Lumpy Gravy

In nearly 30 years of spending my time on the most useless endeavour known to mankind - writing about music - I've been lucky enough to meet and interview many of my heroes. My general interview archives are elsewhere. 'Lumpy Gravy' is reserved for the lumpiest, and most exquisite, artists.

Tuesday, May 25, 2004

I think I exist, therefore I am. Vanity, vanity...

The intention of this particular blog project is two-fold:
1) It's a way to archive the results of some of my journalistic activities over the past 26 years or so. I'm always meeting people who want to see some decaying old feature I wrote back in the days before the internet (and mostly written on crappy old typewriters); while it's going to be a 'long project with no prospect', I like the idea of some of these pieces having a life outside their intended consumption date.
2) It's also a way to REVIEW these pieces, add thoughts and ideas that the separation of time (and hopefully a little wisdom) has provided.
For those in a position to employ me and pay me vast sums of cash for my sterling abilities, I append a (loose) WORK HISTORY:

Grew up on the rough side of suburban Hamilton, a painfully boring riverside town smudged somewhere on the central geography of New Zealand's north island, and famous for its super green super phosphate grass and the fluffy white things that eat it, then get slaughtered for the privilege. Baa-aah.
Attended the Wellington Polytechnic year-long journalism course in 1978.
Began training as a sub-editor at Wellington's Evening Post in December of that year.
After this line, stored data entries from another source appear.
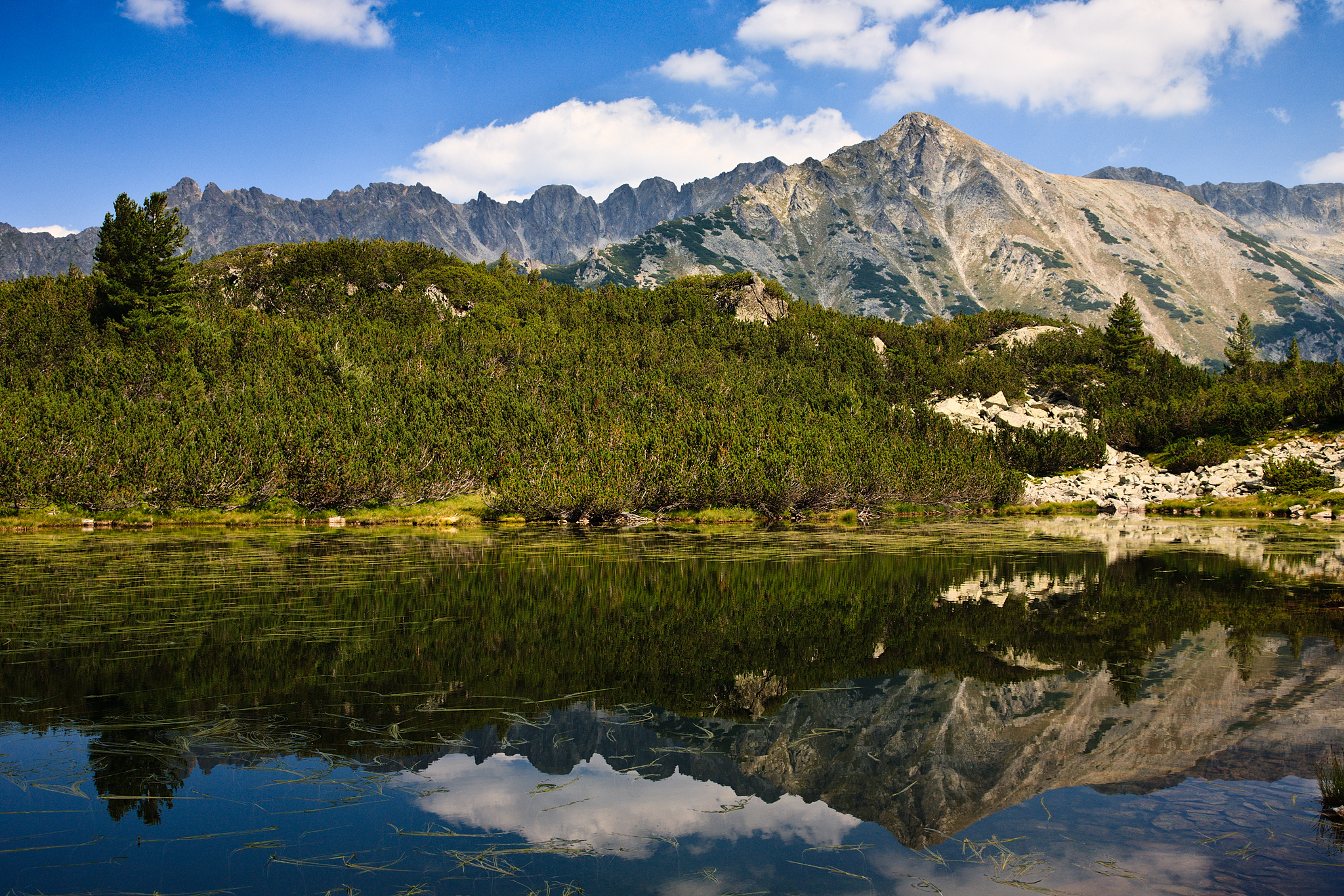 Пирин, Пирин, езеро в циркус Валявишки дупки и в. Газей насреща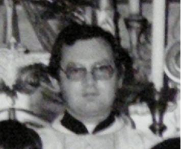 The istvánfalvian Priest István Tóth (1955-2001)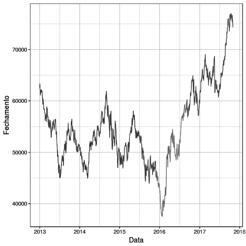 Ibovespa durante a crise econômica no Brasil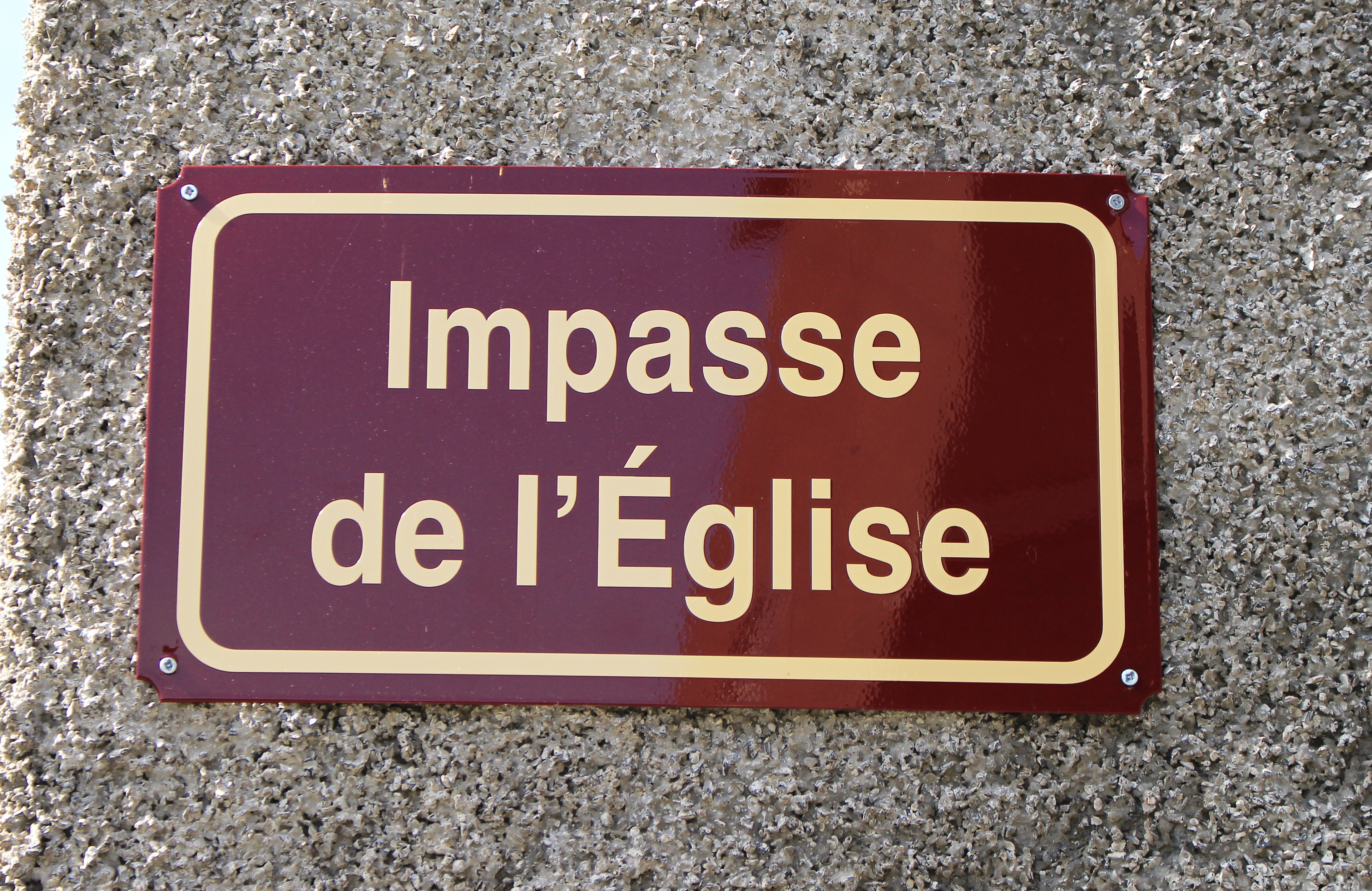 Rue du village de Lortet (Hautes-Pyrénées)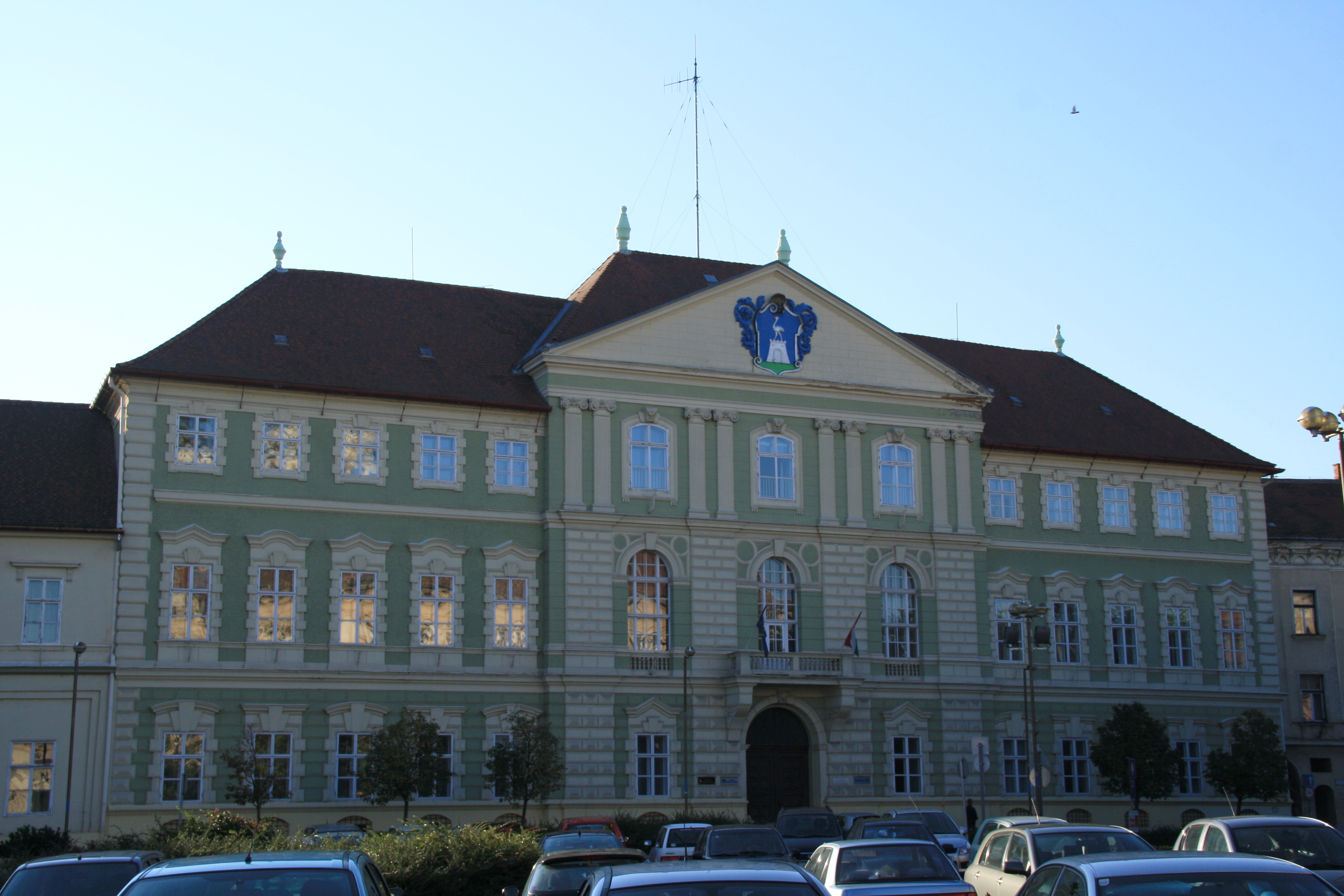 Megyi tanácsház (Szombathely, Berzsenyi Dániel tér 1.)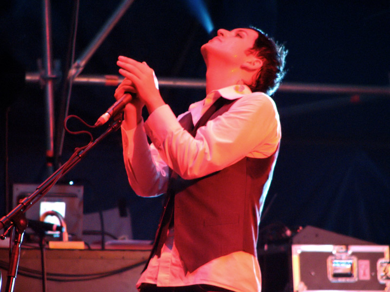 Brian Molko from Placebo, placebo @ colonia sonora, 27/06/06, collegno (italy)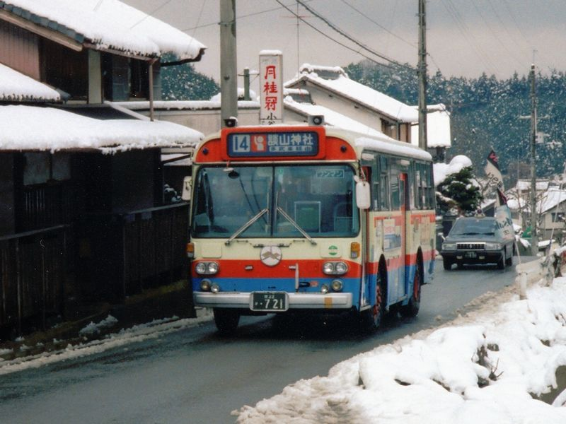 Nara Kotsu 721 Isuzu K-ECM430 at Sakurai City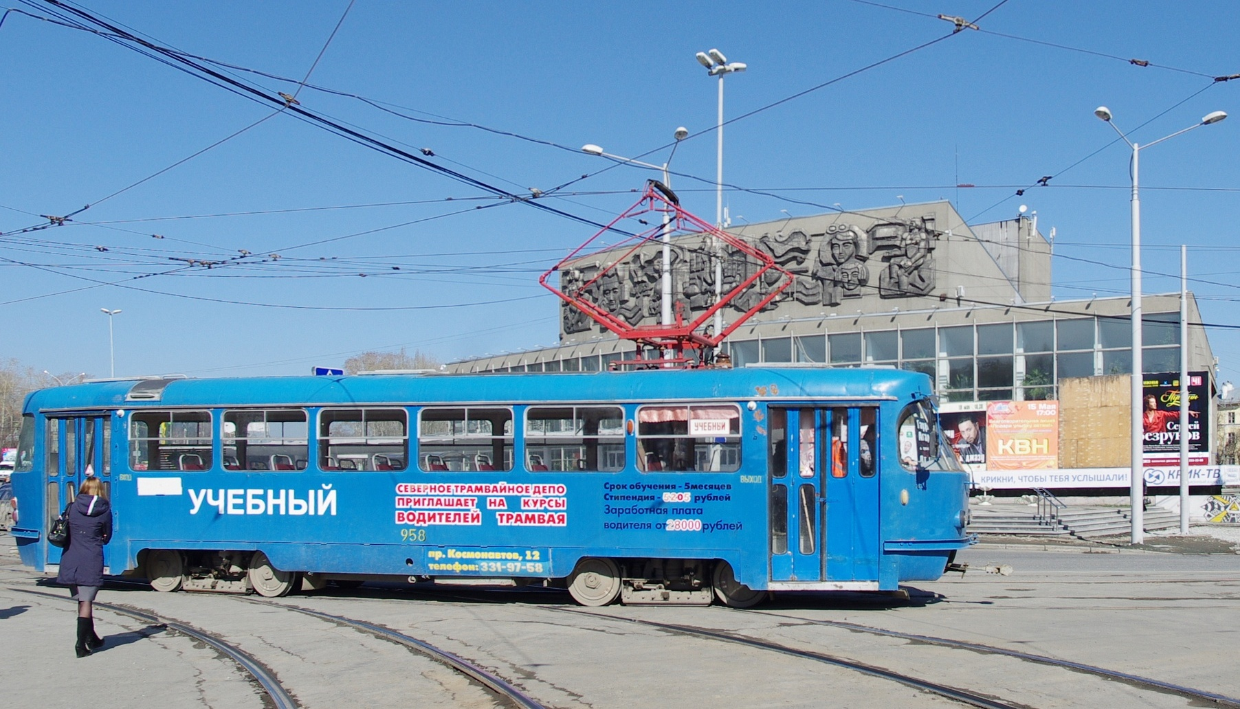 Учебный трамвай на фоне Дворца молодёжи по проспекту Ленина, 1

Started free-lancing for NZs only rock music magazine, Rip It Up, and in 1979 somehow conned the Evening Post into hiring me as their music/entertainment writer/reviewer.
Started my own freebie music paper late 1979. Its unfortunate title was In Touch, but in its two-and-a-half years of sporadic publication, the mag ably catalogued the unique, arty post-punk music scene in Wellington, and provided a bit of spiked substance to a soft-cock publishing scene.
Left the Evening Post's full-time employment in 1981, but continued to besiege them with my putrid prose and pompous predications until 1988.
My magazine osmosed from In Touch to IT to TOM, a controversial 'arts and entertainment' listing that leeched into the city's fabric for a further two-and-a-half years.
These magazines - together with my writing experience for the 'dailies' - were my baptism by fire in publishing. At various times I was editor, publisher, sales rep, past-up flunkie, typesetter, proof-reader, photographer. Finally, the magazine's tart tongue finally proved its undoing, and I escaped for the first and only time to the land of publicity.
For the next 18 months, I served time at TVNZ as a Publicity Journalist, where I worked with a team who supplied 'ready-made' pieces to hundreds of newspapers around the country. Alarmingly, the newspapers dutifully printed these sly puff pieces as legitimate copy. One of my main jobs was generating publicity for music programmes like the oft-lamented RWP (Radio With Pictures).
Saved from a life of tv-land purgatory by Listener (NZ tv listing magazine) editor David Beatson in 1987, I was drafted in to launch NZs first power-packed teen read, RTR Countdown. Though it was a chart-based publication, I tried to combat the shallowness of 'teen' magazines by addressing controversial issues, bringing in loads of humour and some of the best, sharpest writers I could find. I remember the marketing department's distillation of audited figures: 'RTR Countdown penetrates 40 percent of the teen market.' Iffy.
RTR was a magazine phenomenon in NZ, and raised the stakes for this type of publication. But New Zealand, being hung up on the hip cachet of an imagined 'alternative' market, found it impossible to acknowledge this.
After seven years of fragmenting markets and genres, the magazine's owners decided to discontinue the title, rather than invest in a burgeoning youth market.
Having continued to freelance for various publications over the years (including a tenure as the Listener's music reviewer, the short-lived New Zealand Rolling Stone, and the Sunday Times) I headed off into the journalistic wilderness, sharpening my pen for the Sunday Star Times, the Shortland St magazine, the Sky channel publication, and many others.
I'd had a wee project in mind for some years: a record shop with a cafe-type ambience with a multi-media dimension, a library-type depth of information. Thus, the ironically-titled Beautiful Music, finally unleashed in 1996, which blessed me with a completely new dimension to my musical education.
Finally disentangling myself in 2004, I'm continuing my freelance music writing for NZ publications like Metro, Real Groove, and The Listener.
The word drives me, art inspires me. I'm still stuck twixt the two.